╔══

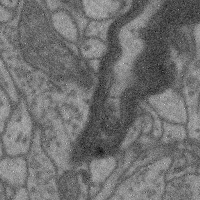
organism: Mouse
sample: Cerebral cortex
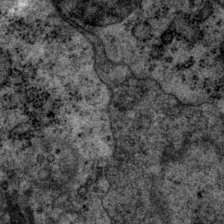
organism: P. pacificus
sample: Pharynx
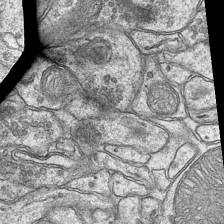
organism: Mouse
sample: CA1 Hippocampus
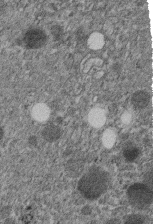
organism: C. elegans
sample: C. elegans embryo early stage
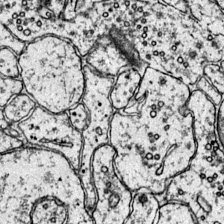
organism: Mouse
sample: Primary visual cortex
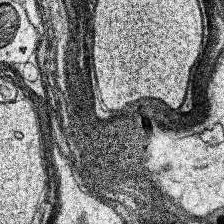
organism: Human
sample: Temporal Lobe
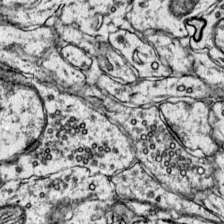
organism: Mouse
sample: Primary visual cortex
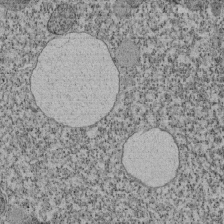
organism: Tetrahymena
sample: Cilia in tetrahymena
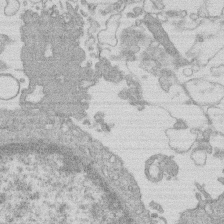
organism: Human
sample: Macrophage cells
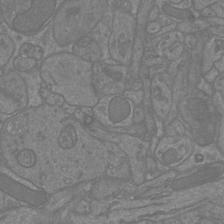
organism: Mouse
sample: Cortical neurons
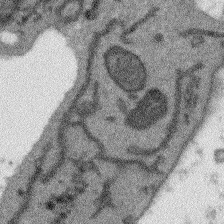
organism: Arabidopsis thaliana
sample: Root tip
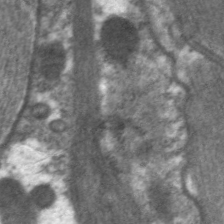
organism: C. elegans
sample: Pharynx
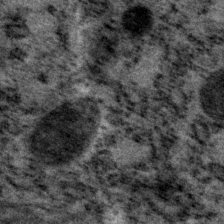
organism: P. pacificus
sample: Pharynx
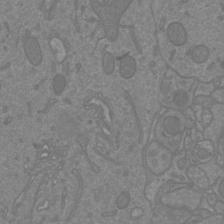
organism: Mouse
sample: Cortical neurons
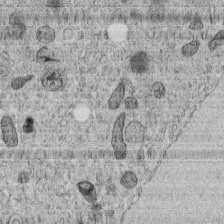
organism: C. elegans
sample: C. elegans embryo early stage
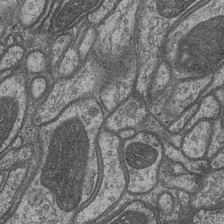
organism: Drosophila
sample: Optic medulla
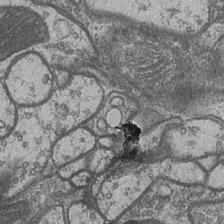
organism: Drosophila
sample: Optic medulla
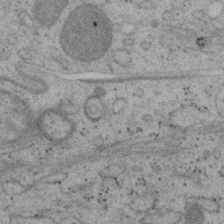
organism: Human
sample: HeLa cells
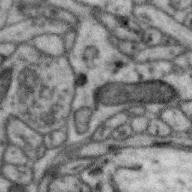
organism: Zebra finch
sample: Brain
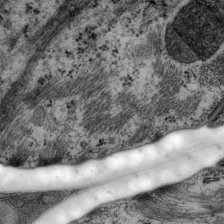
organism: P. pacificus
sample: Pharynx
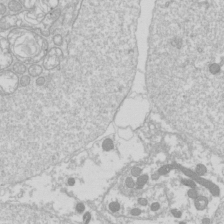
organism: Drosophila
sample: Cell division; meiosis; drosophila spermatocytes
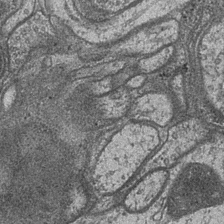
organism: Drosophila
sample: Optic medulla
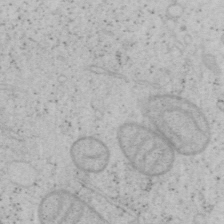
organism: Human
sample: HeLa cells
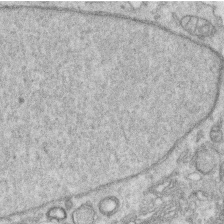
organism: Human
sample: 1205lu cells
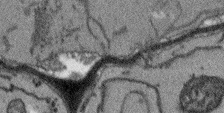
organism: Arabidopsis thaliana
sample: Root tip
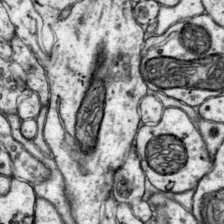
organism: Mouse
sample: Primary visual cortex
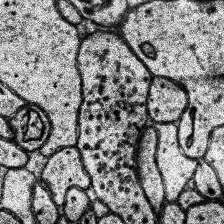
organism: Human
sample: Temporal Lobe
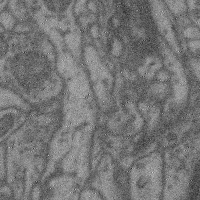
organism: Mouse
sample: Cerebral cortex
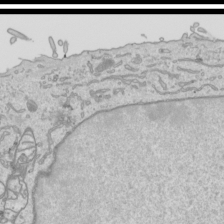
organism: Human
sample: Mitochondria in HCT116 cells
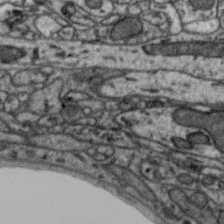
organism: Zebra finch
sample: Brain
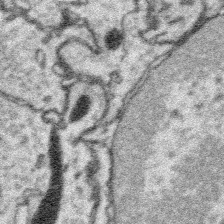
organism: Platynereis dumerilii
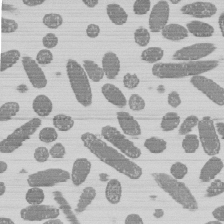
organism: E. coli
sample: Bacterial nucleoid
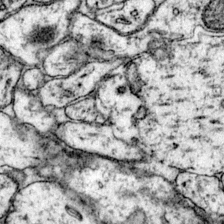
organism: Mouse
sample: Primary visual cortex
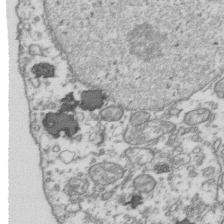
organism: Human
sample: Activated Jurkat CD4+ T cells
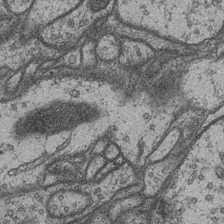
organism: Drosophila
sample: Optic medulla
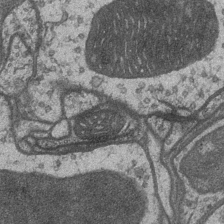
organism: Drosophila
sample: Optic medulla
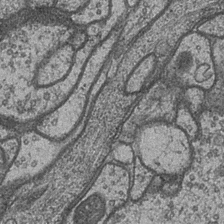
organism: Drosophila
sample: Optic medulla
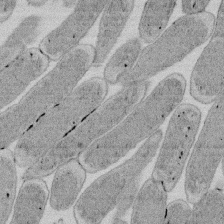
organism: E. coli
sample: Bacterial nucleoid
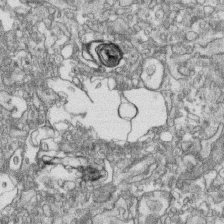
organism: Human
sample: CRL-1474
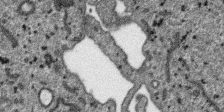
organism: Human
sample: Lung epithelial cells infected with SARS-CoV-2
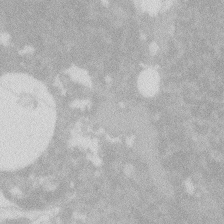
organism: Zebrafish
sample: Macrophage
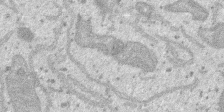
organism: Human
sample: Lung epithelial cells infected with SARS-CoV-2
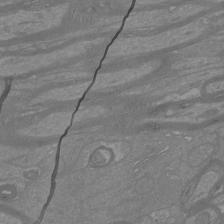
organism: Mouse
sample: Cortical neurons
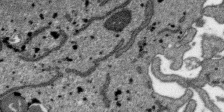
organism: Human
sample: Lung epithelial cells, uninfected (mock) control
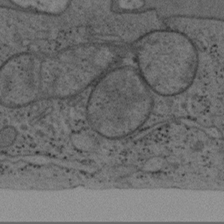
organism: Human
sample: HeLa cells
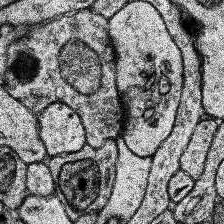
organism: Human
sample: Temporal Lobe
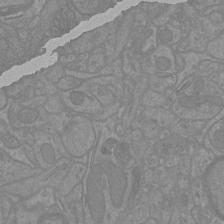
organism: Mouse
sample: Cortical neurons
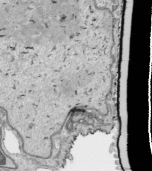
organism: Human
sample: Mitochondria in HCT116 cells

╚══

» **Directions for this task**
Return the listing above in full and without alteration, excluding its pictures.

» **Task output**
organism: Mouse
sample: Cerebral cortex
organism: P. pacificus
sample: Pharynx
organism: Mouse
sample: CA1 Hippocampus
organism: C. elegans
sample: C. elegans embryo early stage
organism: Mouse
sample: Primary visual cortex
organism: Human
sample: Temporal Lobe
organism: Mouse
sample: Primary visual cortex
organism: Tetrahymena
sample: Cilia in tetrahymena
organism: Human
sample: Macrophage cells
organism: Mouse
sample: Cortical neurons
organism: Arabidopsis thaliana
sample: Root tip
organism: C. elegans
sample: Pharynx
organism: P. pacificus
sample: Pharynx
organism: Mouse
sample: Cortical neurons
organism: C. elegans
sample: C. elegans embryo early stage
organism: Drosophila
sample: Optic medulla
organism: Drosophila
sample: Optic medulla
organism: Human
sample: HeLa cells
organism: Zebra finch
sample: Brain
organism: P. pacificus
sample: Pharynx
organism: Drosophila
sample: Cell division; meiosis; drosophila spermatocytes
organism: Drosophila
sample: Optic medulla
organism: Human
sample: HeLa cells
organism: Human
sample: 1205lu cells
organism: Arabidopsis thaliana
sample: Root tip
organism: Mouse
sample: Primary visual cortex
organism: Human
sample: Temporal Lobe
organism: Mouse
sample: Cerebral cortex
organism: Human
sample: Mitochondria in HCT116 cells
organism: Zebra finch
sample: Brain
organism: Platynereis dumerilii
organism: E. coli
sample: Bacterial nucleoid
organism: Mouse
sample: Primary visual cortex
organism: Human
sample: Activated Jurkat CD4+ T cells
organism: Drosophila
sample: Optic medulla
organism: Drosophila
sample: Optic medulla
organism: Drosophila
sample: Optic medulla
organism: E. coli
sample: Bacterial nucleoid
organism: Human
sample: CRL-1474
organism: Human
sample: Lung epithelial cells infected with SARS-CoV-2
organism: Zebrafish
sample: Macrophage
organism: Human
sample: Lung epithelial cells infected with SARS-CoV-2
organism: Mouse
sample: Cortical neurons
organism: Human
sample: Lung epithelial cells, uninfected (mock) control
organism: Human
sample: HeLa cells
organism: Human
sample: Temporal Lobe
organism: Mouse
sample: Cortical neurons
organism: Human
sample: Mitochondria in HCT116 cells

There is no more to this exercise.